Une consultation nationale sur les projets de programmes des cycles 1 et 2 a été lancée le 16 avril pour un retour des organisations représentatives le 3 mai, une clôture le 13 mai et une entrée en vigueur en septembre 2024. Le calendrier précipité suggère combien le destin des futurs élèves de maternelle et de primaire a été tracé à l’avance. Dans quel sens ? L’Association Français pour l’Enseignement du Français partage sa réponse à la « consultation ». Le verdict est sans appel : « L’AFEF rejette totalement ces projets de programmes qui sont élaborés dans un déni de démocratie. Ils ne correspondent pas aux besoins des professeurs, sont en désaccord total avec la didactique du français, et nous paraissent très dangereux tant ils mettent sourdement en place un élitisme précoce, par un processus de mise à l’écart des plus faibles. »

Observations de l’AFEF sur les projets de programmes cycles 1 & 2

L’AFEF, réunie en CA le 27 avril, a lu les projets de programmes des cycles 1 & 2 en français et a retenu un certain nombre d’observations. Elle insiste sur le fait que ces textes nous sont envoyés comme des projets, mais sont titrés « programmes » sans aucune concertation avec les organisations représentatives.

1. Sur le changement des programmes (...)

La seule raison avancée (la scolarisation à 3 ans) est un argument très faible au regard de la scolarisation massive en maternelle qui existait déjà avant. La raison qui nous apparait en filigrane est celle de répondre à un afflux de contractuels non formés, auxquels on offre un programme-catalogue à déployer point par point, qu’ils n’auraient qu’à appliquer au pied de la lettre, sans le retour réflexif et la liberté pédagogique qui définissent la profession d’enseignant.

b. L’AFEF ne comprend pas le changement de modus operandi dans la construction des programmes. Depuis la mise en place d’un Conseil supérieur des programmes, avant de diffuser un projet dont on sait qu’il sera peu modifié, les associations disciplinaires, interdisciplinaires et les syndicats étaient invités à les discuter, faire des propositions, des modifications… C’est ce qui a été fait pour les programmes de 2015 des cycles du socle commun, c’est aussi ce qui a été fait de 2017 à 2019 pour les programmes de lycée et de lycée professionnel ; là, aucune consultation des organisations représentatives n’a eu lieu ; cet infléchissement de méthode est un déni de démocratie, et cette pseudo consultation a posteriori ne saurait masquer une absence de consultation préalable.

2. Sur la conception des programmes (...)

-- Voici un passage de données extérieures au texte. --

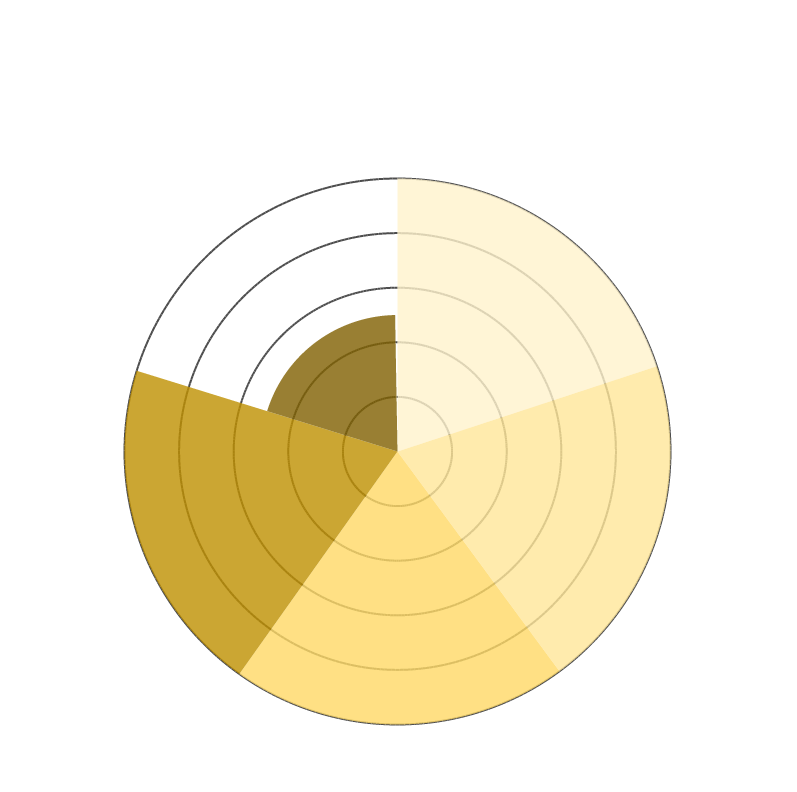
| Category | Lokale vraag CO2 < 5 km | Lokale vraag bio-LNG/CNG | Lokale vraag groengas  < 5 km | Lokale vraag biogas  < 5 km | Drukbeperking op openbare gasnet |
|---|---|---|---|---|---|
| 0 | 10 | 0 | 0 | 0 | 0 |
| 1 | 10 | 0 | 0 | 0 | 0 |
| 2 | 10 | 0 | 0 | 0 | 0 |
| 3 | 10 | 0 | 0 | 0 | 0 |
| 4 | 10 | 0 | 0 | 0 | 0 |
| 5 | 10 | 0 | 0 | 0 | 0 |
| 6 | 10 | 0 | 0 | 0 | 0 |
| 7 | 10 | 0 | 0 | 0 | 0 |
| 8 | 10 | 0 | 0 | 0 | 0 |
| 9 | 10 | 0 | 0 | 0 | 0 |
| 10 | 10 | 0 | 0 | 0 | 0 |
| 11 | 10 | 0 | 0 | 0 | 0 |
| 12 | 10 | 0 | 0 | 0 | 0 |
| 13 | 10 | 0 | 0 | 0 | 0 |
| 14 | 10 | 0 | 0 | 0 | 0 |
| 15 | 10 | 0 | 0 | 0 | 0 |
| 16 | 10 | 0 | 0 | 0 | 0 |
| 17 | 10 | 0 | 0 | 0 | 0 |
| 18 | 10 | 0 | 0 | 0 | 0 |
| 19 | 10 | 0 | 0 | 0 | 0 |
| 20 | 10 | 0 | 0 | 0 | 0 |
| 21 | 10 | 0 | 0 | 0 | 0 |
| 22 | 10 | 0 | 0 | 0 | 0 |
| 23 | 10 | 0 | 0 | 0 | 0 |
| 24 | 10 | 0 | 0 | 0 | 0 |
| 25 | 10 | 0 | 0 | 0 | 0 |
| 26 | 10 | 0 | 0 | 0 | 0 |
| 27 | 10 | 0 | 0 | 0 | 0 |
| 28 | 10 | 0 | 0 | 0 | 0 |
| 29 | 10 | 0 | 0 | 0 | 0 |
| 30 | 10 | 0 | 0 | 0 | 0 |
| 31 | 10 | 0 | 0 | 0 | 0 |
| 32 | 10 | 0 | 0 | 0 | 0 |
| 33 | 10 | 0 | 0 | 0 | 0 |
| 34 | 10 | 0 | 0 | 0 | 0 |
| 35 | 10 | 0 | 0 | 0 | 0 |
| 36 | 10 | 0 | 0 | 0 | 0 |
| 37 | 10 | 0 | 0 | 0 | 0 |
| 38 | 10 | 0 | 0 | 0 | 0 |
| 39 | 10 | 0 | 0 | 0 | 0 |
| 40 | 10 | 0 | 0 | 0 | 0 |
| 41 | 10 | 0 | 0 | 0 | 0 |
| 42 | 10 | 0 | 0 | 0 | 0 |
| 43 | 10 | 0 | 0 | 0 | 0 |
| 44 | 10 | 0 | 0 | 0 | 0 |
| 45 | 10 | 0 | 0 | 0 | 0 |
| 46 | 10 | 0 | 0 | 0 | 0 |
| 47 | 10 | 0 | 0 | 0 | 0 |
| 48 | 10 | 0 | 0 | 0 | 0 |
| 49 | 10 | 0 | 0 | 0 | 0 |
| 50 | 10 | 0 | 0 | 0 | 0 |
| 51 | 10 | 0 | 0 | 0 | 0 |
| 52 | 10 | 0 | 0 | 0 | 0 |
| 53 | 10 | 0 | 0 | 0 | 0 |
| 54 | 10 | 0 | 0 | 0 | 0 |
| 55 | 10 | 0 | 0 | 0 | 0 |
| 56 | 10 | 0 | 0 | 0 | 0 |
| 57 | 10 | 0 | 0 | 0 | 0 |
| 58 | 10 | 0 | 0 | 0 | 0 |
| 59 | 10 | 0 | 0 | 0 | 0 |
| 60 | 10 | 0 | 0 | 0 | 0 |
| 61 | 10 | 0 | 0 | 0 | 0 |
| 62 | 10 | 0 | 0 | 0 | 0 |
| 63 | 10 | 0 | 0 | 0 | 0 |
| 64 | 10 | 0 | 0 | 0 | 0 |
| 65 | 10 | 0 | 0 | 0 | 0 |
| 66 | 10 | 0 | 0 | 0 | 0 |
| 67 | 10 | 0 | 0 | 0 | 0 |
| 68 | 10 | 0 | 0 | 0 | 0 |
| 69 | 10 | 0 | 0 | 0 | 0 |
| 70 | 10 | 0 | 0 | 0 | 0 |
| 71 | 10 | 0 | 0 | 0 | 0 |
| 72 | 10 | 10 | 0 | 0 | 0 |
| 73 | 0 | 10 | 0 | 0 | 0 |
| 74 | 0 | 10 | 0 | 0 | 0 |
| 75 | 0 | 10 | 0 | 0 | 0 |
| 76 | 0 | 10 | 0 | 0 | 0 |
| 77 | 0 | 10 | 0 | 0 | 0 |
| 78 | 0 | 10 | 0 | 0 | 0 |
| 79 | 0 | 10 | 0 | 0 | 0 |
| 80 | 0 | 10 | 0 | 0 | 0 |
| 81 | 0 | 10 | 0 | 0 | 0 |
| 82 | 0 | 10 | 0 | 0 | 0 |
| 83 | 0 | 10 | 0 | 0 | 0 |
| 84 | 0 | 10 | 0 | 0 | 0 |
| 85 | 0 | 10 | 0 | 0 | 0 |
| 86 | 0 | 10 | 0 | 0 | 0 |
| 87 | 0 | 10 | 0 | 0 | 0 |
| 88 | 0 | 10 | 0 | 0 | 0 |
| 89 | 0 | 10 | 0 | 0 | 0 |
| 90 | 0 | 10 | 0 | 0 | 0 |
| 91 | 0 | 10 | 0 | 0 | 0 |
| 92 | 0 | 10 | 0 | 0 | 0 |
| 93 | 0 | 10 | 0 | 0 | 0 |
| 94 | 0 | 10 | 0 | 0 | 0 |
| 95 | 0 | 10 | 0 | 0 | 0 |
| 96 | 0 | 10 | 0 | 0 | 0 |
| 97 | 0 | 10 | 0 | 0 | 0 |
| 98 | 0 | 10 | 0 | 0 | 0 |
| 99 | 0 | 10 | 0 | 0 | 0 |
| 100 | 0 | 10 | 0 | 0 | 0 |
| 101 | 0 | 10 | 0 | 0 | 0 |
| 102 | 0 | 10 | 0 | 0 | 0 |
| 103 | 0 | 10 | 0 | 0 | 0 |
| 104 | 0 | 10 | 0 | 0 | 0 |
| 105 | 0 | 10 | 0 | 0 | 0 |
| 106 | 0 | 10 | 0 | 0 | 0 |
| 107 | 0 | 10 | 0 | 0 | 0 |
| 108 | 0 | 10 | 0 | 0 | 0 |
| 109 | 0 | 10 | 0 | 0 | 0 |
| 110 | 0 | 10 | 0 | 0 | 0 |
| 111 | 0 | 10 | 0 | 0 | 0 |
| 112 | 0 | 10 | 0 | 0 | 0 |
| 113 | 0 | 10 | 0 | 0 | 0 |
| 114 | 0 | 10 | 0 | 0 | 0 |
| 115 | 0 | 10 | 0 | 0 | 0 |
| 116 | 0 | 10 | 0 | 0 | 0 |
| 117 | 0 | 10 | 0 | 0 | 0 |
| 118 | 0 | 10 | 0 | 0 | 0 |
| 119 | 0 | 10 | 0 | 0 | 0 |
| 120 | 0 | 10 | 0 | 0 | 0 |
| 121 | 0 | 10 | 0 | 0 | 0 |
| 122 | 0 | 10 | 0 | 0 | 0 |
| 123 | 0 | 10 | 0 | 0 | 0 |
| 124 | 0 | 10 | 0 | 0 | 0 |
| 125 | 0 | 10 | 0 | 0 | 0 |
| 126 | 0 | 10 | 0 | 0 | 0 |
| 127 | 0 | 10 | 0 | 0 | 0 |
| 128 | 0 | 10 | 0 | 0 | 0 |
| 129 | 0 | 10 | 0 | 0 | 0 |
| 130 | 0 | 10 | 0 | 0 | 0 |
| 131 | 0 | 10 | 0 | 0 | 0 |
| 132 | 0 | 10 | 0 | 0 | 0 |
| 133 | 0 | 10 | 0 | 0 | 0 |
| 134 | 0 | 10 | 0 | 0 | 0 |
| 135 | 0 | 10 | 0 | 0 | 0 |
| 136 | 0 | 10 | 0 | 0 | 0 |
| 137 | 0 | 10 | 0 | 0 | 0 |
| 138 | 0 | 10 | 0 | 0 | 0 |
| 139 | 0 | 10 | 0 | 0 | 0 |
| 140 | 0 | 10 | 0 | 0 | 0 |
| 141 | 0 | 10 | 0 | 0 | 0 |
| 142 | 0 | 10 | 0 | 0 | 0 |
| 143 | 0 | 10 | 0 | 0 | 0 |
| 144 | 0 | 10 | 10 | 0 | 0 |
| 145 | 0 | 0 | 10 | 0 | 0 |
| 146 | 0 | 0 | 10 | 0 | 0 |
| 147 | 0 | 0 | 10 | 0 | 0 |
| 148 | 0 | 0 | 10 | 0 | 0 |
| 149 | 0 | 0 | 10 | 0 | 0 |
| 150 | 0 | 0 | 10 | 0 | 0 |
| 151 | 0 | 0 | 10 | 0 | 0 |
| 152 | 0 | 0 | 10 | 0 | 0 |
| 153 | 0 | 0 | 10 | 0 | 0 |
| 154 | 0 | 0 | 10 | 0 | 0 |
| 155 | 0 | 0 | 10 | 0 | 0 |
| 156 | 0 | 0 | 10 | 0 | 0 |
| 157 | 0 | 0 | 10 | 0 | 0 |
| 158 | 0 | 0 | 10 | 0 | 0 |
| 159 | 0 | 0 | 10 | 0 | 0 |
| 160 | 0 | 0 | 10 | 0 | 0 |
| 161 | 0 | 0 | 10 | 0 | 0 |
| 162 | 0 | 0 | 10 | 0 | 0 |
| 163 | 0 | 0 | 10 | 0 | 0 |
| 164 | 0 | 0 | 10 | 0 | 0 |
| 165 | 0 | 0 | 10 | 0 | 0 |
| 166 | 0 | 0 | 10 | 0 | 0 |
| 167 | 0 | 0 | 10 | 0 | 0 |
| 168 | 0 | 0 | 10 | 0 | 0 |
| 169 | 0 | 0 | 10 | 0 | 0 |
| 170 | 0 | 0 | 10 | 0 | 0 |
| 171 | 0 | 0 | 10 | 0 | 0 |
| 172 | 0 | 0 | 10 | 0 | 0 |
| 173 | 0 | 0 | 10 | 0 | 0 |
| 174 | 0 | 0 | 10 | 0 | 0 |
| 175 | 0 | 0 | 10 | 0 | 0 |
| 176 | 0 | 0 | 10 | 0 | 0 |
| 177 | 0 | 0 | 10 | 0 | 0 |
| 178 | 0 | 0 | 10 | 0 | 0 |
| 179 | 0 | 0 | 10 | 0 | 0 |
| 180 | 0 | 0 | 10 | 0 | 0 |
| 181 | 0 | 0 | 10 | 0 | 0 |
| 182 | 0 | 0 | 10 | 0 | 0 |
| 183 | 0 | 0 | 10 | 0 | 0 |
| 184 | 0 | 0 | 10 | 0 | 0 |
| 185 | 0 | 0 | 10 | 0 | 0 |
| 186 | 0 | 0 | 10 | 0 | 0 |
| 187 | 0 | 0 | 10 | 0 | 0 |
| 188 | 0 | 0 | 10 | 0 | 0 |
| 189 | 0 | 0 | 10 | 0 | 0 |
| 190 | 0 | 0 | 10 | 0 | 0 |
| 191 | 0 | 0 | 10 | 0 | 0 |
| 192 | 0 | 0 | 10 | 0 | 0 |
| 193 | 0 | 0 | 10 | 0 | 0 |
| 194 | 0 | 0 | 10 | 0 | 0 |
| 195 | 0 | 0 | 10 | 0 | 0 |
| 196 | 0 | 0 | 10 | 0 | 0 |
| 197 | 0 | 0 | 10 | 0 | 0 |
| 198 | 0 | 0 | 10 | 0 | 0 |
| 199 | 0 | 0 | 10 | 0 | 0 |
| 200 | 0 | 0 | 10 | 0 | 0 |
| 201 | 0 | 0 | 10 | 0 | 0 |
| 202 | 0 | 0 | 10 | 0 | 0 |
| 203 | 0 | 0 | 10 | 0 | 0 |
| 204 | 0 | 0 | 10 | 0 | 0 |
| 205 | 0 | 0 | 10 | 0 | 0 |
| 206 | 0 | 0 | 10 | 0 | 0 |
| 207 | 0 | 0 | 10 | 0 | 0 |
| 208 | 0 | 0 | 10 | 0 | 0 |
| 209 | 0 | 0 | 10 | 0 | 0 |
| 210 | 0 | 0 | 10 | 0 | 0 |
| 211 | 0 | 0 | 10 | 0 | 0 |
| 212 | 0 | 0 | 10 | 0 | 0 |
| 213 | 0 | 0 | 10 | 0 | 0 |
| 214 | 0 | 0 | 10 | 0 | 0 |
| 215 | 0 | 0 | 10 | 0 | 0 |
| 216 | 0 | 0 | 10 | 10 | 0 |
| 217 | 0 | 0 | 0 | 10 | 0 |
| 218 | 0 | 0 | 0 | 10 | 0 |
| 219 | 0 | 0 | 0 | 10 | 0 |
| 220 | 0 | 0 | 0 | 10 | 0 |
| 221 | 0 | 0 | 0 | 10 | 0 |
| 222 | 0 | 0 | 0 | 10 | 0 |
| 223 | 0 | 0 | 0 | 10 | 0 |
| 224 | 0 | 0 | 0 | 10 | 0 |
| 225 | 0 | 0 | 0 | 10 | 0 |
| 226 | 0 | 0 | 0 | 10 | 0 |
| 227 | 0 | 0 | 0 | 10 | 0 |
| 228 | 0 | 0 | 0 | 10 | 0 |
| 229 | 0 | 0 | 0 | 10 | 0 |
| 230 | 0 | 0 | 0 | 10 | 0 |
| 231 | 0 | 0 | 0 | 10 | 0 |
| 232 | 0 | 0 | 0 | 10 | 0 |
| 233 | 0 | 0 | 0 | 10 | 0 |
| 234 | 0 | 0 | 0 | 10 | 0 |
| 235 | 0 | 0 | 0 | 10 | 0 |
| 236 | 0 | 0 | 0 | 10 | 0 |
| 237 | 0 | 0 | 0 | 10 | 0 |
| 238 | 0 | 0 | 0 | 10 | 0 |
| 239 | 0 | 0 | 0 | 10 | 0 |
| 240 | 0 | 0 | 0 | 10 | 0 |
| 241 | 0 | 0 | 0 | 10 | 0 |
| 242 | 0 | 0 | 0 | 10 | 0 |
| 243 | 0 | 0 | 0 | 10 | 0 |
| 244 | 0 | 0 | 0 | 10 | 0 |
| 245 | 0 | 0 | 0 | 10 | 0 |
| 246 | 0 | 0 | 0 | 10 | 0 |
| 247 | 0 | 0 | 0 | 10 | 0 |
| 248 | 0 | 0 | 0 | 10 | 0 |
| 249 | 0 | 0 | 0 | 10 | 0 |
| 250 | 0 | 0 | 0 | 10 | 0 |
| 251 | 0 | 0 | 0 | 10 | 0 |
| 252 | 0 | 0 | 0 | 10 | 0 |
| 253 | 0 | 0 | 0 | 10 | 0 |
| 254 | 0 | 0 | 0 | 10 | 0 |
| 255 | 0 | 0 | 0 | 10 | 0 |
| 256 | 0 | 0 | 0 | 10 | 0 |
| 257 | 0 | 0 | 0 | 10 | 0 |
| 258 | 0 | 0 | 0 | 10 | 0 |
| 259 | 0 | 0 | 0 | 10 | 0 |
| 260 | 0 | 0 | 0 | 10 | 0 |
| 261 | 0 | 0 | 0 | 10 | 0 |
| 262 | 0 | 0 | 0 | 10 | 0 |
| 263 | 0 | 0 | 0 | 10 | 0 |
| 264 | 0 | 0 | 0 | 10 | 0 |
| 265 | 0 | 0 | 0 | 10 | 0 |
| 266 | 0 | 0 | 0 | 10 | 0 |
| 267 | 0 | 0 | 0 | 10 | 0 |
| 268 | 0 | 0 | 0 | 10 | 0 |
| 269 | 0 | 0 | 0 | 10 | 0 |
| 270 | 0 | 0 | 0 | 10 | 0 |
| 271 | 0 | 0 | 0 | 10 | 0 |
| 272 | 0 | 0 | 0 | 10 | 0 |
| 273 | 0 | 0 | 0 | 10 | 0 |
| 274 | 0 | 0 | 0 | 10 | 0 |
| 275 | 0 | 0 | 0 | 10 | 0 |
| 276 | 0 | 0 | 0 | 10 | 0 |
| 277 | 0 | 0 | 0 | 10 | 0 |
| 278 | 0 | 0 | 0 | 10 | 0 |
| 279 | 0 | 0 | 0 | 10 | 0 |
| 280 | 0 | 0 | 0 | 10 | 0 |
| 281 | 0 | 0 | 0 | 10 | 0 |
| 282 | 0 | 0 | 0 | 10 | 0 |
| 283 | 0 | 0 | 0 | 10 | 0 |
| 284 | 0 | 0 | 0 | 10 | 0 |
| 285 | 0 | 0 | 0 | 10 | 0 |
| 286 | 0 | 0 | 0 | 10 | 0 |
| 287 | 0 | 0 | 0 | 10 | 0 |
| 288 | 0 | 0 | 0 | 10 | 0 |
| 289 | 0 | 0 | 0 | 0 | 0 |
| 290 | 0 | 0 | 0 | 0 | 0 |
| 291 | 0 | 0 | 0 | 0 | 0 |
| 292 | 0 | 0 | 0 | 0 | 0 |
| 293 | 0 | 0 | 0 | 0 | 0 |
| 294 | 0 | 0 | 0 | 0 | 0 |
| 295 | 0 | 0 | 0 | 0 | 0 |
| 296 | 0 | 0 | 0 | 0 | 0 |
| 297 | 0 | 0 | 0 | 0 | 0 |
| 298 | 0 | 0 | 0 | 0 | 0 |
| 299 | 0 | 0 | 0 | 0 | 0 |
| 300 | 0 | 0 | 0 | 0 | 0 |
| 301 | 0 | 0 | 0 | 0 | 0 |
| 302 | 0 | 0 | 0 | 0 | 0 |
| 303 | 0 | 0 | 0 | 0 | 0 |
| 304 | 0 | 0 | 0 | 0 | 0 |
| 305 | 0 | 0 | 0 | 0 | 0 |
| 306 | 0 | 0 | 0 | 0 | 0 |
| 307 | 0 | 0 | 0 | 0 | 0 |
| 308 | 0 | 0 | 0 | 0 | 0 |
| 309 | 0 | 0 | 0 | 0 | 0 |
| 310 | 0 | 0 | 0 | 0 | 0 |
| 311 | 0 | 0 | 0 | 0 | 0 |
| 312 | 0 | 0 | 0 | 0 | 0 |
| 313 | 0 | 0 | 0 | 0 | 0 |
| 314 | 0 | 0 | 0 | 0 | 0 |
| 315 | 0 | 0 | 0 | 0 | 0 |
| 316 | 0 | 0 | 0 | 0 | 0 |
| 317 | 0 | 0 | 0 | 0 | 0 |
| 318 | 0 | 0 | 0 | 0 | 0 |
| 319 | 0 | 0 | 0 | 0 | 0 |
| 320 | 0 | 0 | 0 | 0 | 0 |
| 321 | 0 | 0 | 0 | 0 | 0 |
| 322 | 0 | 0 | 0 | 0 | 0 |
| 323 | 0 | 0 | 0 | 0 | 0 |
| 324 | 0 | 0 | 0 | 0 | 0 |
| 325 | 0 | 0 | 0 | 0 | 0 |
| 326 | 0 | 0 | 0 | 0 | 0 |
| 327 | 0 | 0 | 0 | 0 | 0 |
| 328 | 0 | 0 | 0 | 0 | 0 |
| 329 | 0 | 0 | 0 | 0 | 0 |
| 330 | 0 | 0 | 0 | 0 | 0 |
| 331 | 0 | 0 | 0 | 0 | 0 |
| 332 | 0 | 0 | 0 | 0 | 0 |
| 333 | 0 | 0 | 0 | 0 | 0 |
| 334 | 0 | 0 | 0 | 0 | 0 |
| 335 | 0 | 0 | 0 | 0 | 0 |
| 336 | 0 | 0 | 0 | 0 | 0 |
| 337 | 0 | 0 | 0 | 0 | 0 |
| 338 | 0 | 0 | 0 | 0 | 0 |
| 339 | 0 | 0 | 0 | 0 | 0 |
| 340 | 0 | 0 | 0 | 0 | 0 |
| 341 | 0 | 0 | 0 | 0 | 0 |
| 342 | 0 | 0 | 0 | 0 | 0 |
| 343 | 0 | 0 | 0 | 0 | 0 |
| 344 | 0 | 0 | 0 | 0 | 0 |
| 345 | 0 | 0 | 0 | 0 | 0 |
| 346 | 0 | 0 | 0 | 0 | 0 |
| 347 | 0 | 0 | 0 | 0 | 0 |
| 348 | 0 | 0 | 0 | 0 | 0 |
| 349 | 0 | 0 | 0 | 0 | 0 |
| 350 | 0 | 0 | 0 | 0 | 0 |
| 351 | 0 | 0 | 0 | 0 | 0 |
| 352 | 0 | 0 | 0 | 0 | 0 |
| 353 | 0 | 0 | 0 | 0 | 0 |
| 354 | 0 | 0 | 0 | 0 | 0 |
| 355 | 0 | 0 | 0 | 0 | 0 |
| 356 | 0 | 0 | 0 | 0 | 0 |
| 357 | 0 | 0 | 0 | 0 | 0 |
| 358 | 0 | 0 | 0 | 0 | 0 |
| 359 | 0 | 0 | 0 | 0 | 0 |
| 360 | 0 | 0 | 0 | 0 | 10 |

a. Les textes semblent au premier abord respecter les cycles imposés par la loi d’orientation de 1989, mais leur découpage par année, avec des objectifs précis à chaque palier, anéantit l’intérêt des cycles qui est de permettre aux enfants de progresser à des rythmes différents. De plus, les cycles sont adossés au socle commun, qui disparait aussi (...)

b. Les programmes français, à tous les niveaux, commencent dans leur préambule par un exposé de leurs finalités et valeurs, le sens de l’école, la place de l’école dans la société, la place des parents dans l’école, l’ouverture au monde, la formation d’une culture. Dans le préambule de ces projets, cet exposé n’apparait pas, et les programmes sont détachés du contexte social et familial dans lequel ils s’insèrent. C’est d’autant plus inacceptable dans les cycles 1 & 2 où le lien avec les familles est fondamental, dans un contexte de fortes inégalités scolaires largement corrélées aux inégalités sociales. (...)

c. Les textes montrent des confusions importantes entre l’oral et l’écrit (...)

d. Nous ne voyons pas comment certaines répétitions, gourmandes en temps, permettent de développer du vocabulaire ; par exemple répéter « les mots de proximité (poule/roule/boule/moule) » ne sert à rien, en contexte un enfant ne se trompe pas et va corriger automatiquement, ces exigences de discrimination phonologique ne correspondent pas à la réalité, et les mots visés sont des mots que les enfants maitrisent à cet âge.

e. Les apprentissages sont présentés de manière très mécaniste : en « français » on n’apprend pas des morceaux isolés, tout est imbriqué dans un ensemble complexe ; l’apprentissage de la langue, de la littérature ne se découpe pas, on apprend un tout et non des morceaux qui s’ajoutent les uns aux autres. (...)

f. En cycle 2, certes, on va vers une disciplinarisation progressive, et les attendus peuvent être plus précis ; mais pas avant le CE1. (...)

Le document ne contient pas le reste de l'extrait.